---------- Given data

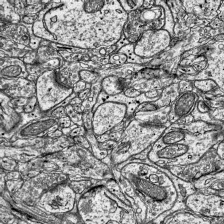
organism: Mouse
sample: Visual Cortex
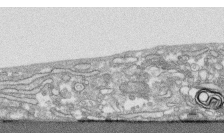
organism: Human
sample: CRL-1474
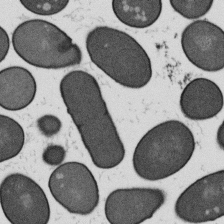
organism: B. subtilis
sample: Bacterial spore
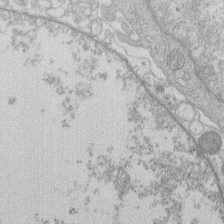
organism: Human
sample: Macrophage cells
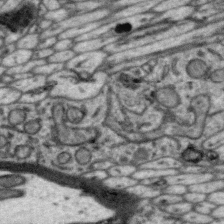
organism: Zebra finch
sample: Brain
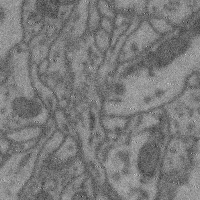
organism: Mouse
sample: Cerebral cortex
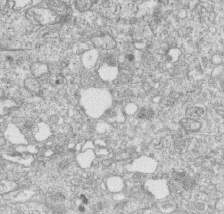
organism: Human
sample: HeLa cell HIV synapse
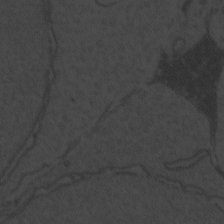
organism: Zebrafish
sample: Macrophage infected with Toxoplasma gondii
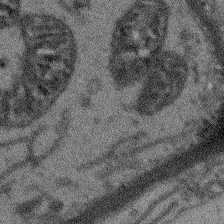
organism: Arabidopsis thaliana
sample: Root tip
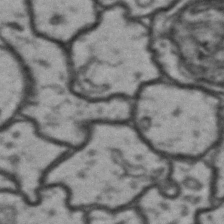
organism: Drosophila
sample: Brain
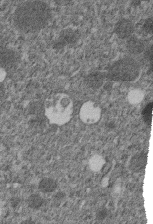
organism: C. elegans
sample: C. elegans embryo early stage
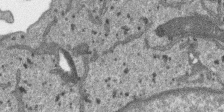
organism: Human
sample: Lung epithelial cells infected with SARS-CoV-2
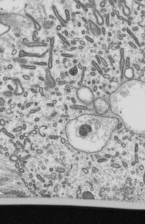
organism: Mouse
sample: Mouse epididymis efferent ductule cilia
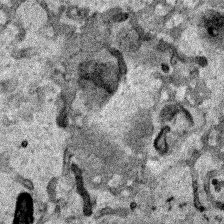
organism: Human
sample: Mitochondria in HCT116 cells
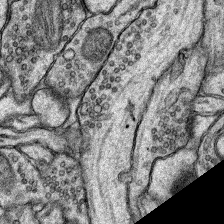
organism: Rat
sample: Hippocampus
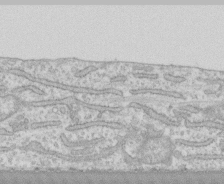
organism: Human
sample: CRL-1474
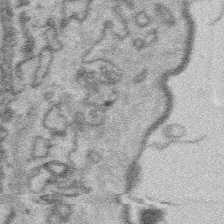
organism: Platynereis dumerilii
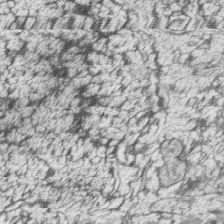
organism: Zebrafish
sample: synaptic ribbons in rod cells and cone cells
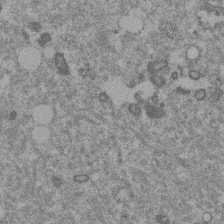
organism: Mouse
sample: Dividing mouse embryo 1 cell stage
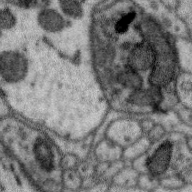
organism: Zebra finch
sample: Brain
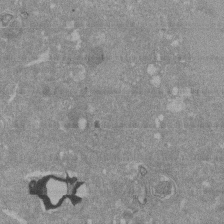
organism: Mouse
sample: ED-1 cell nuclei; centrioles
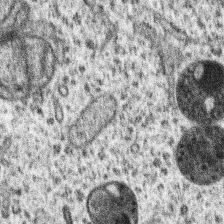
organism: Human
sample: HeLa cells
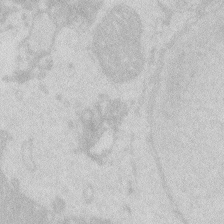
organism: Zebrafish
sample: Macrophage
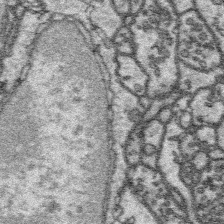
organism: Platynereis dumerilii
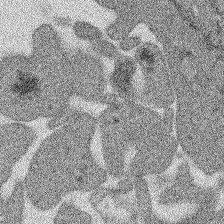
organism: Human
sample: HeLa cells
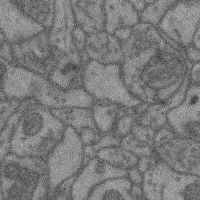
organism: Mouse
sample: Cerebral cortex
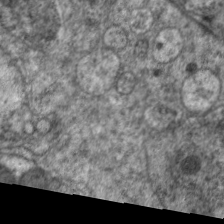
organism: C. elegans
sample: Pharynx
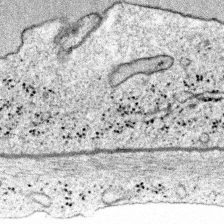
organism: Human
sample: HeLa cells
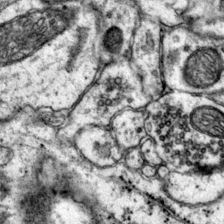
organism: Mouse
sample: Primary visual cortex
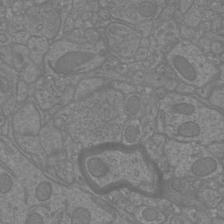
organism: Mouse
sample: Cortical neurons
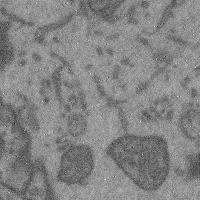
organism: Mouse
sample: Cerebral cortex
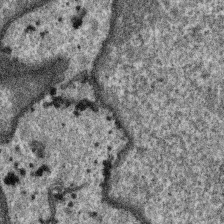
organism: Human
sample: Lung epithelial cells infected with SARS-CoV-2
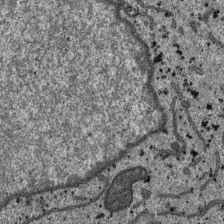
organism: Human
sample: Lung epithelial cells infected with SARS-CoV-2
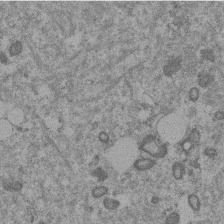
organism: Mouse
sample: Dividing mouse embryo 1 cell stage
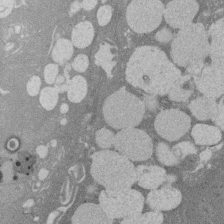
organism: Rat
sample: Salivary granule
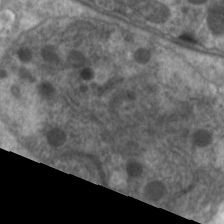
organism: C. elegans
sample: Pharynx
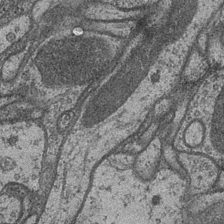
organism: Drosophila
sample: Optic medulla
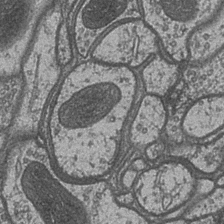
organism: Drosophila
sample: Optic medulla
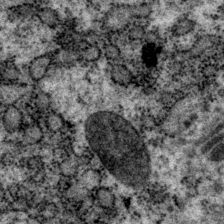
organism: P. pacificus
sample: Pharynx
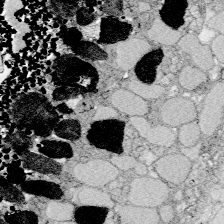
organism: Zebrafish
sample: Whole-Brain
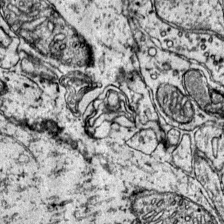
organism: Mouse
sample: Primary visual cortex
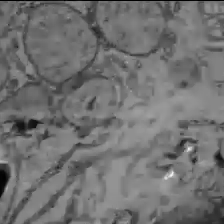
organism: C57BL Mouse
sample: Liver
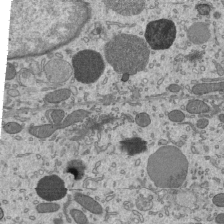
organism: Mouse
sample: Mouse epididymis efferent ductule cilia
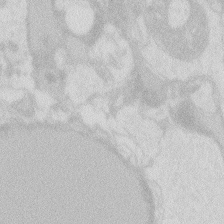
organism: Zebrafish
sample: Macrophage
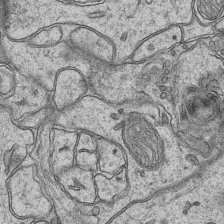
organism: Mouse
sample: CA1 Hippocampus
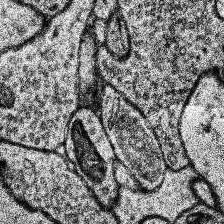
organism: Human
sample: Temporal Lobe
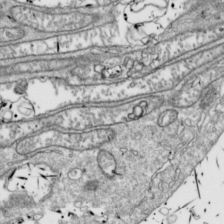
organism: Drosophila
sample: Cell division; meiosis; drosophila spermatocytes
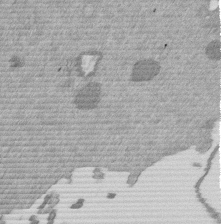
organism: Mouse
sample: Dividing mouse embryo 1 cell stage
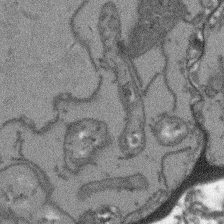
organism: Arabidopsis thaliana
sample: Root tip
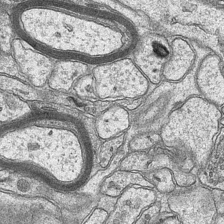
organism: Mouse
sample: CA1 Hippocampus
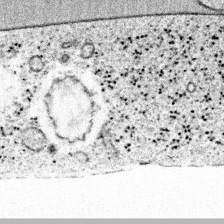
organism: Human
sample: HeLa cells
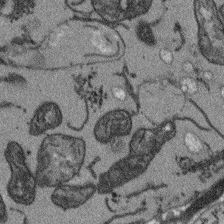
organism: Arabidopsis thaliana
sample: Root tip
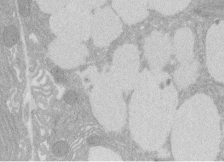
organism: Rat
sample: Salivary granule
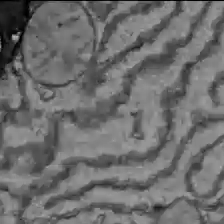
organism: C57BL Mouse
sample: Liver
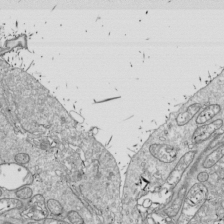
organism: Drosophila
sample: Cell division; meiosis; drosophila spermatocytes
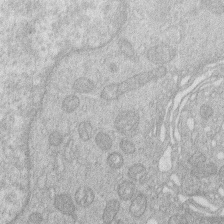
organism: Human
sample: Macrophage cells
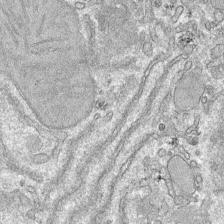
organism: Mouse
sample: Mouse hepatocytes
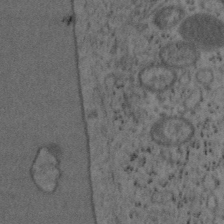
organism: Human
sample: HeLa cells
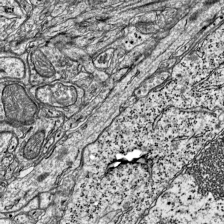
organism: Mouse
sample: Visual Cortex
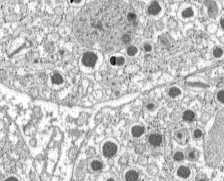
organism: C57BL Mouse
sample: Pancreatic islet
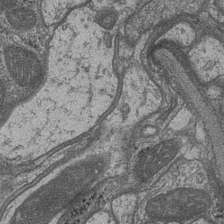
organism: Drosophila
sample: Optic medulla
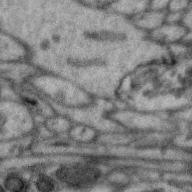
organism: Zebra finch
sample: Brain
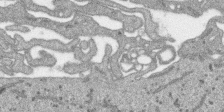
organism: Human
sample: Lung epithelial cells infected with SARS-CoV-2
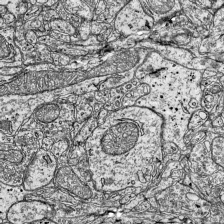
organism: Mouse
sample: Visual Cortex
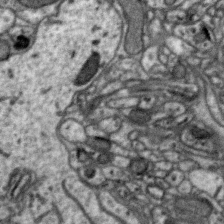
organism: Zebra finch
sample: Brain
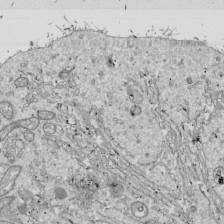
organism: Drosophila
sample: Cell division; meiosis; drosophila spermatocytes
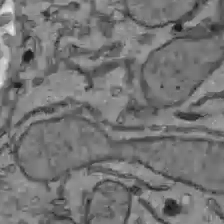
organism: C57BL Mouse
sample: Liver
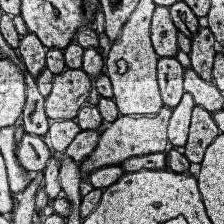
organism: Human
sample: Temporal Lobe
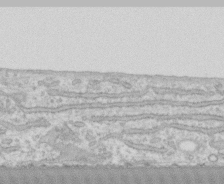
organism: Human
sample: CRL-1474
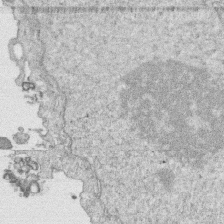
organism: Human
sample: HeLa cell HIV synapse

--------------------

Each record should be given again exactly, with no picture carried over.

organism: Mouse
sample: Visual Cortex
organism: Human
sample: CRL-1474
organism: B. subtilis
sample: Bacterial spore
organism: Human
sample: Macrophage cells
organism: Zebra finch
sample: Brain
organism: Mouse
sample: Cerebral cortex
organism: Human
sample: HeLa cell HIV synapse
organism: Zebrafish
sample: Macrophage infected with Toxoplasma gondii
organism: Arabidopsis thaliana
sample: Root tip
organism: Drosophila
sample: Brain
organism: C. elegans
sample: C. elegans embryo early stage
organism: Human
sample: Lung epithelial cells infected with SARS-CoV-2
organism: Mouse
sample: Mouse epididymis efferent ductule cilia
organism: Human
sample: Mitochondria in HCT116 cells
organism: Rat
sample: Hippocampus
organism: Human
sample: CRL-1474
organism: Platynereis dumerilii
organism: Zebrafish
sample: synaptic ribbons in rod cells and cone cells
organism: Mouse
sample: Dividing mouse embryo 1 cell stage
organism: Zebra finch
sample: Brain
organism: Mouse
sample: ED-1 cell nuclei; centrioles
organism: Human
sample: HeLa cells
organism: Zebrafish
sample: Macrophage
organism: Platynereis dumerilii
organism: Human
sample: HeLa cells
organism: Mouse
sample: Cerebral cortex
organism: C. elegans
sample: Pharynx
organism: Human
sample: HeLa cells
organism: Mouse
sample: Primary visual cortex
organism: Mouse
sample: Cortical neurons
organism: Mouse
sample: Cerebral cortex
organism: Human
sample: Lung epithelial cells infected with SARS-CoV-2
organism: Human
sample: Lung epithelial cells infected with SARS-CoV-2
organism: Mouse
sample: Dividing mouse embryo 1 cell stage
organism: Rat
sample: Salivary granule
organism: C. elegans
sample: Pharynx
organism: Drosophila
sample: Optic medulla
organism: Drosophila
sample: Optic medulla
organism: P. pacificus
sample: Pharynx
organism: Zebrafish
sample: Whole-Brain
organism: Mouse
sample: Primary visual cortex
organism: C57BL Mouse
sample: Liver
organism: Mouse
sample: Mouse epididymis efferent ductule cilia
organism: Zebrafish
sample: Macrophage
organism: Mouse
sample: CA1 Hippocampus
organism: Human
sample: Temporal Lobe
organism: Drosophila
sample: Cell division; meiosis; drosophila spermatocytes
organism: Mouse
sample: Dividing mouse embryo 1 cell stage
organism: Arabidopsis thaliana
sample: Root tip
organism: Mouse
sample: CA1 Hippocampus
organism: Human
sample: HeLa cells
organism: Arabidopsis thaliana
sample: Root tip
organism: Rat
sample: Salivary granule
organism: C57BL Mouse
sample: Liver
organism: Drosophila
sample: Cell division; meiosis; drosophila spermatocytes
organism: Human
sample: Macrophage cells
organism: Mouse
sample: Mouse hepatocytes
organism: Human
sample: HeLa cells
organism: Mouse
sample: Visual Cortex
organism: C57BL Mouse
sample: Pancreatic islet
organism: Drosophila
sample: Optic medulla
organism: Zebra finch
sample: Brain
organism: Human
sample: Lung epithelial cells infected with SARS-CoV-2
organism: Mouse
sample: Visual Cortex
organism: Zebra finch
sample: Brain
organism: Drosophila
sample: Cell division; meiosis; drosophila spermatocytes
organism: C57BL Mouse
sample: Liver
organism: Human
sample: Temporal Lobe
organism: Human
sample: CRL-1474
organism: Human
sample: HeLa cell HIV synapse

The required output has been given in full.